Grundsicherung schon für Schüler:innen ab 18 Jahren

Dauerhaft voll erwerbsgeminderte Menschen haben ab dem 18. Lebensjahr einen Rechtsanspruch auf den Bezug von Sozialleistungen wie Grundsicherung und Übernahme der Kosten der Unterkunft durch das Sozialamt, auch wenn sie noch die Schule besuchen. Viele Eltern und Betroffene wissen das nicht und werden über diesen Rechtsanspruch auch nicht systematisch informiert. Nicht selten lehnen Sozialämter beim Erstantrag diese Leistung ab, solange die Betroffenen noch zur Schule gehen oder verweigern sogar die Herausgabe eines Antrags. Sie können jedoch jederzeit formlos Grundsicherung (und ergänzend Hilfe zum Lebensunterhalt) beantragen mit einem eigenen Anschreiben.
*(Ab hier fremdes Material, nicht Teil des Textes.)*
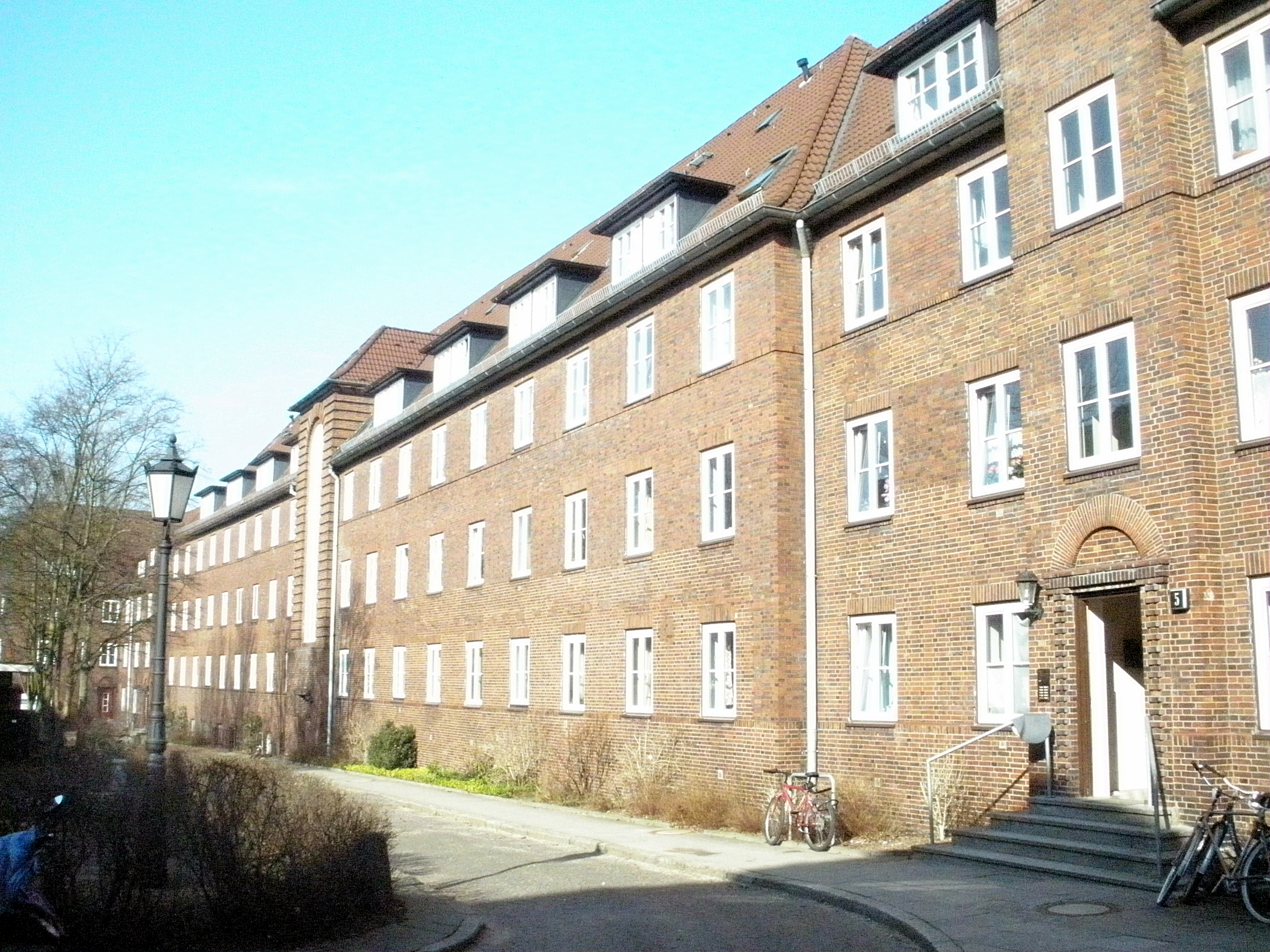 Siedlung Dulsberg Memeler Straße This is a photograph of an architectural monument.

Menschen mit Behinderung haben nach Vollendung des 18. Lebensjahres einen Anspruch auf Grundsicherung, wenn sie dauerhaft voll erwerbsgemindert sind. Voll erwerbsgemindert sind Menschen, die wegen einer Krankheit oder Behinderung dauerhaft nicht mindestens drei Stunden täglich auf dem allgemeinen Arbeitsmarkt erwerbstätig sein können. Diese Feststellung erfolgt durch die Rentenversicherung und kann nur vom Sozialamt oder Jobcenter in Auftrag gegeben werden, nicht durch den Betroffenen oder seine Angehörigen (§ 45 SGB XII). 

Oft wird erst bei Eintritt in die Werkstatt für Menschen mit Behinderungen die Grundsicherung übernommen, obwohl die gesundheitlichen Voraussetzungen unverändert auch schon mit Vollendung des 18. Lebensjahres als Schüler:in vorliegen.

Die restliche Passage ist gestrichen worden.